▸ **The task**
Write out the entries below exactly as they stand. Skip every image.

▸ **Data section**
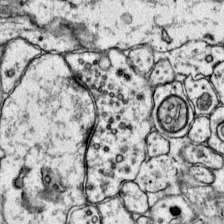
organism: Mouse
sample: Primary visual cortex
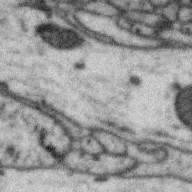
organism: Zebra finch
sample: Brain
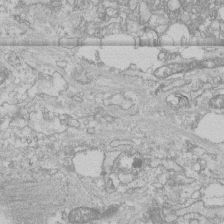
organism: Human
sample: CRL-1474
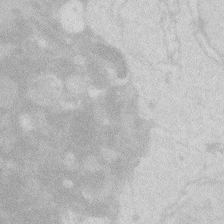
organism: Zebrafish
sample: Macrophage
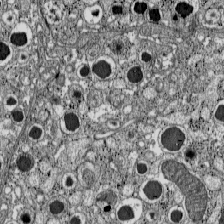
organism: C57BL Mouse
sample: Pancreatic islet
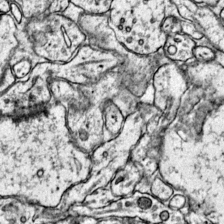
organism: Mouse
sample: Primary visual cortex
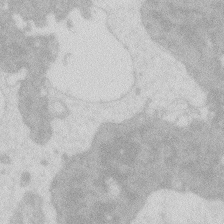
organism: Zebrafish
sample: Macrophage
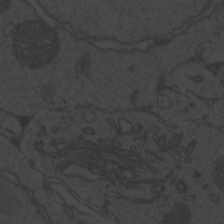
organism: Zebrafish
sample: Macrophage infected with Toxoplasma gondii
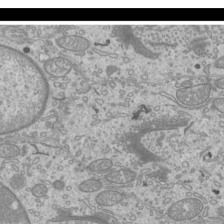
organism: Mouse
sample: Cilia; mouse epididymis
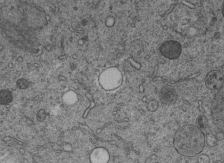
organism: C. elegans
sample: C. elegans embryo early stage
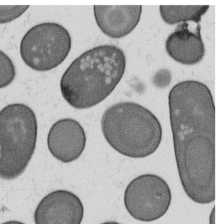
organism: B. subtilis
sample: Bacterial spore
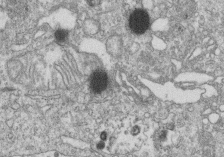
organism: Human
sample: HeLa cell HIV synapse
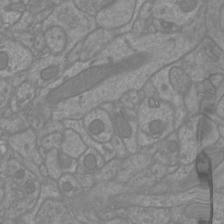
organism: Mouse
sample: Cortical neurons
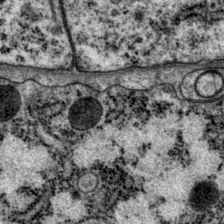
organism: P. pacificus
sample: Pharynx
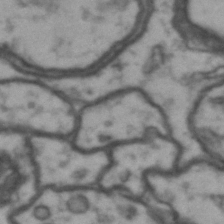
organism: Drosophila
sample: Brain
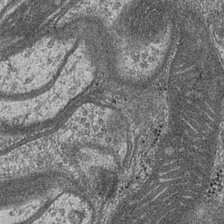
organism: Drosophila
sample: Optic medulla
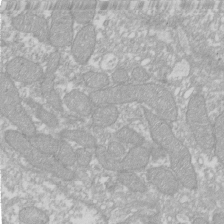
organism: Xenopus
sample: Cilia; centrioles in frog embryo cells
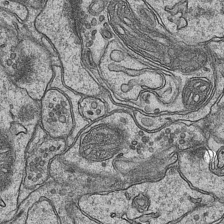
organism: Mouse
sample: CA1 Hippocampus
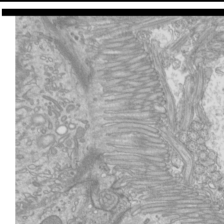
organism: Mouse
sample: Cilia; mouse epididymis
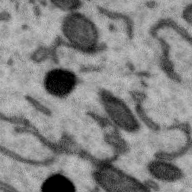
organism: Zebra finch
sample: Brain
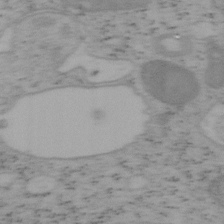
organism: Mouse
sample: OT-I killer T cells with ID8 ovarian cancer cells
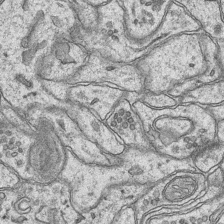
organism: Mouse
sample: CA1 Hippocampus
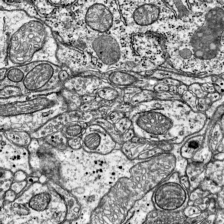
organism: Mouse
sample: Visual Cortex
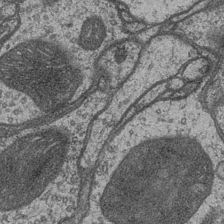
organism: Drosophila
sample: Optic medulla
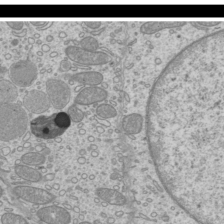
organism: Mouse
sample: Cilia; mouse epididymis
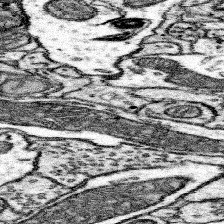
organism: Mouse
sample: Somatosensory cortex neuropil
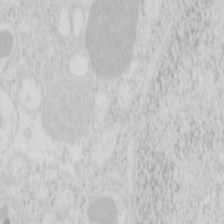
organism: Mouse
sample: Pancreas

▸ **Solution**
organism: Mouse
sample: Primary visual cortex
organism: Zebra finch
sample: Brain
organism: Human
sample: CRL-1474
organism: Zebrafish
sample: Macrophage
organism: C57BL Mouse
sample: Pancreatic islet
organism: Mouse
sample: Primary visual cortex
organism: Zebrafish
sample: Macrophage
organism: Zebrafish
sample: Macrophage infected with Toxoplasma gondii
organism: Mouse
sample: Cilia; mouse epididymis
organism: C. elegans
sample: C. elegans embryo early stage
organism: B. subtilis
sample: Bacterial spore
organism: Human
sample: HeLa cell HIV synapse
organism: Mouse
sample: Cortical neurons
organism: P. pacificus
sample: Pharynx
organism: Drosophila
sample: Brain
organism: Drosophila
sample: Optic medulla
organism: Xenopus
sample: Cilia; centrioles in frog embryo cells
organism: Mouse
sample: CA1 Hippocampus
organism: Mouse
sample: Cilia; mouse epididymis
organism: Zebra finch
sample: Brain
organism: Mouse
sample: OT-I killer T cells with ID8 ovarian cancer cells
organism: Mouse
sample: CA1 Hippocampus
organism: Mouse
sample: Visual Cortex
organism: Drosophila
sample: Optic medulla
organism: Mouse
sample: Cilia; mouse epididymis
organism: Mouse
sample: Somatosensory cortex neuropil
organism: Mouse
sample: Pancreas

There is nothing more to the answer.